◆ Exercise instructions:
Copy, exactly as written, the lines that begin at the one containing "Bildnis einer jungen Frau in blauem Kleid." and end at the one containing "愛知県美術館（名古屋市東区東桜）。あいちトリエンナーレ2019の会期中。". Skip any pictures in the data below.

◆ Data:

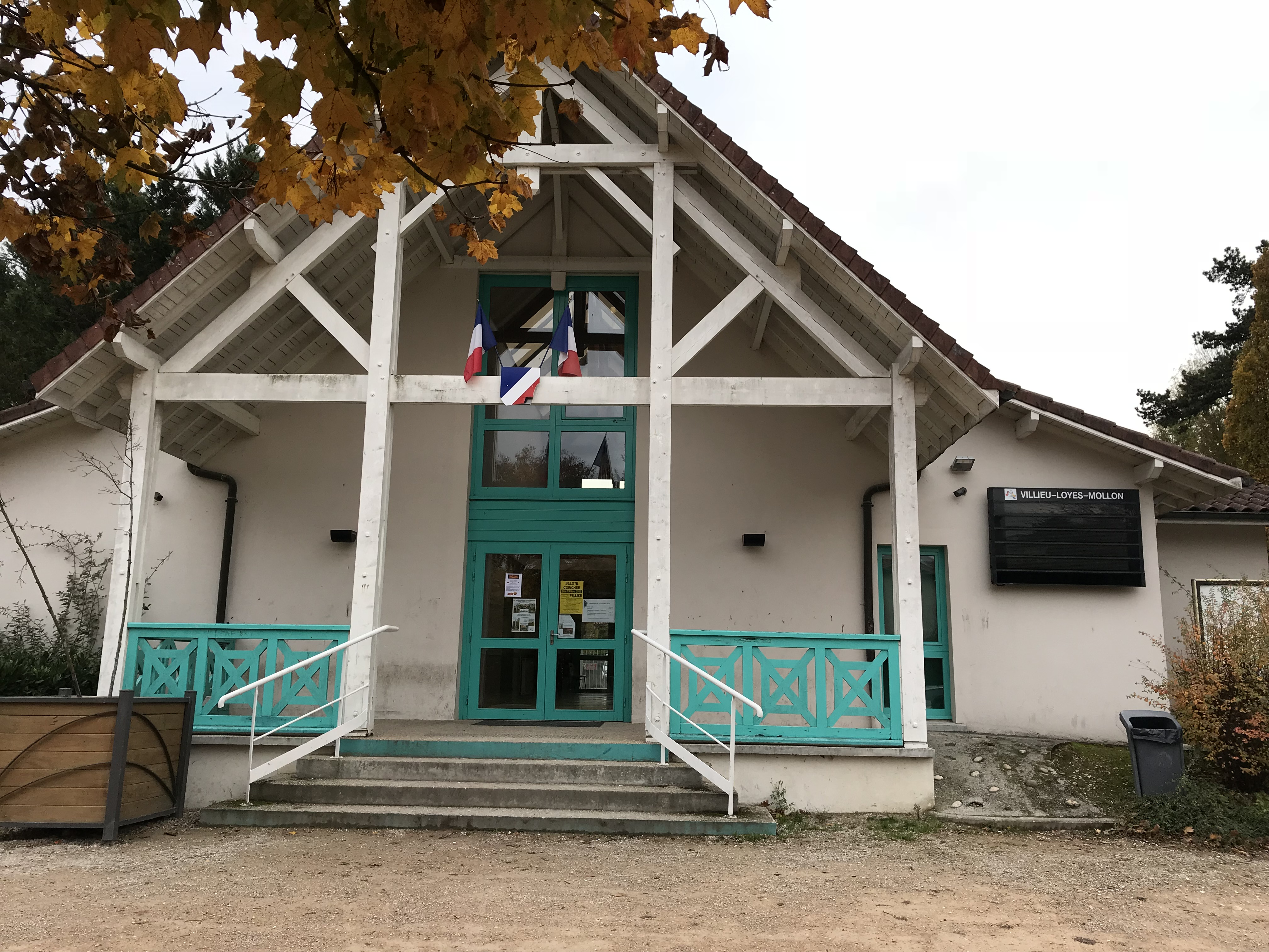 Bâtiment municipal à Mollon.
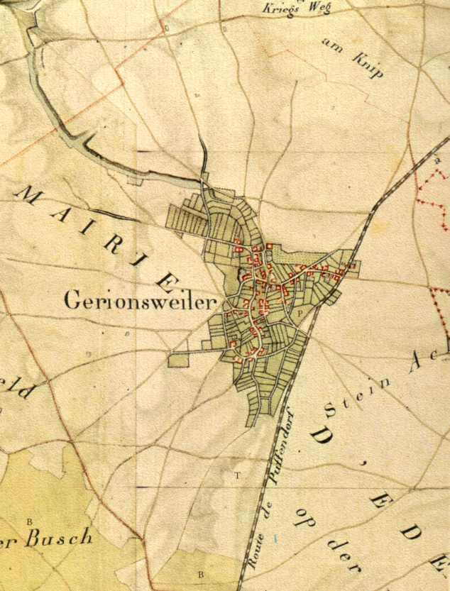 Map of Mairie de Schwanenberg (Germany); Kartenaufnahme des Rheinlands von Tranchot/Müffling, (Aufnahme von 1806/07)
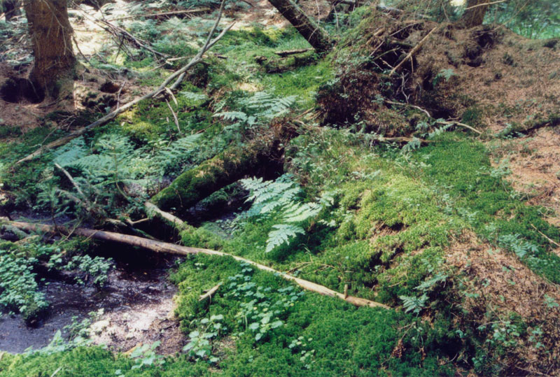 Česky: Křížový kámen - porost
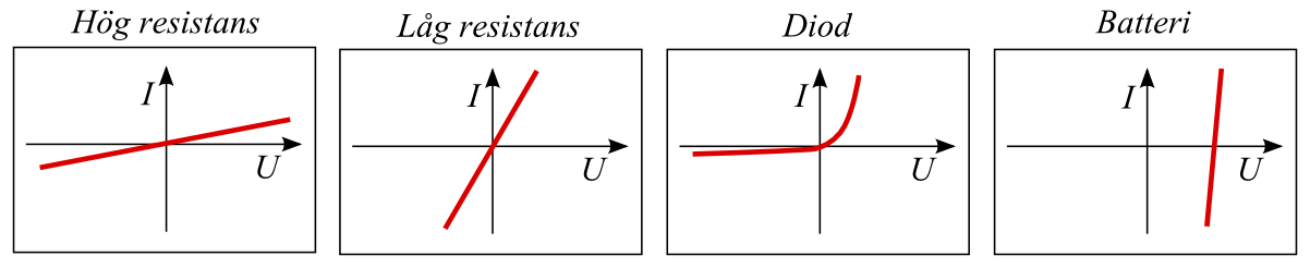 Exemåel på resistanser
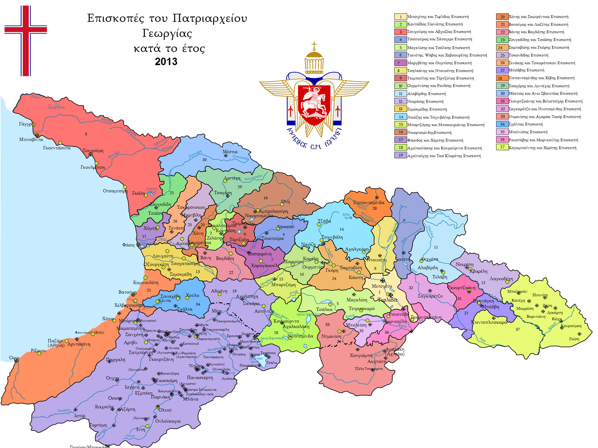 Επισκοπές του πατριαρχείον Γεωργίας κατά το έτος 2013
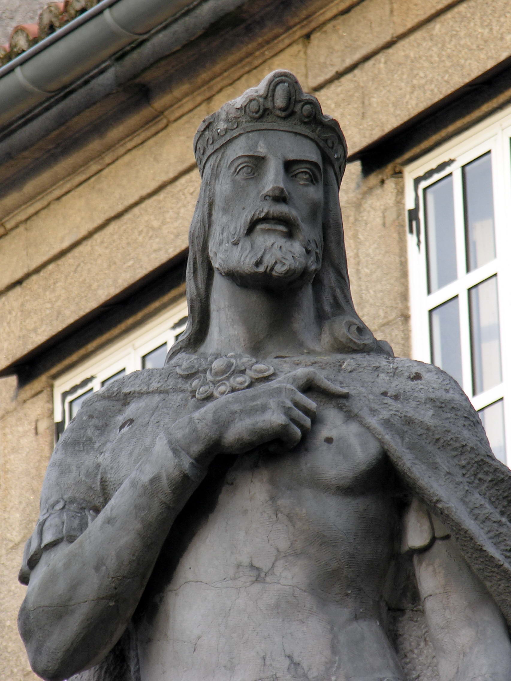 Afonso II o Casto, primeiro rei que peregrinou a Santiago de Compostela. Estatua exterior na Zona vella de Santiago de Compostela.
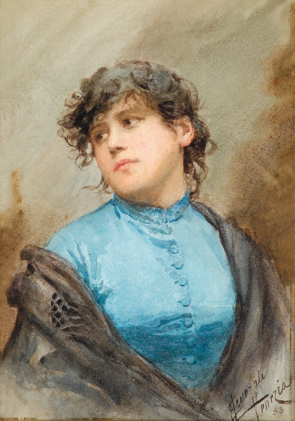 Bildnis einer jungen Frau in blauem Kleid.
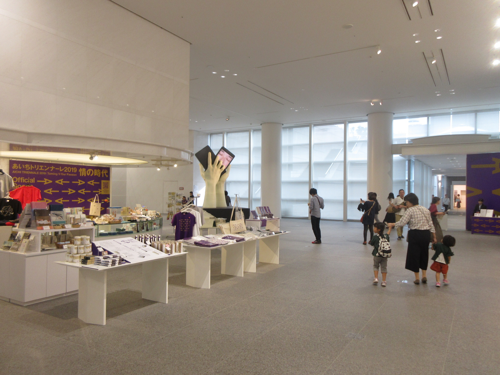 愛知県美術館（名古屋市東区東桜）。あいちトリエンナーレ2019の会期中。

* * *

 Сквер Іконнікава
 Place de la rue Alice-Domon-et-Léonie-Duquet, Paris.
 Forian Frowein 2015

◆ Solution for this problem:
 Bildnis einer jungen Frau in blauem Kleid.
 愛知県美術館（名古屋市東区東桜）。あいちトリエンナーレ2019の会期中。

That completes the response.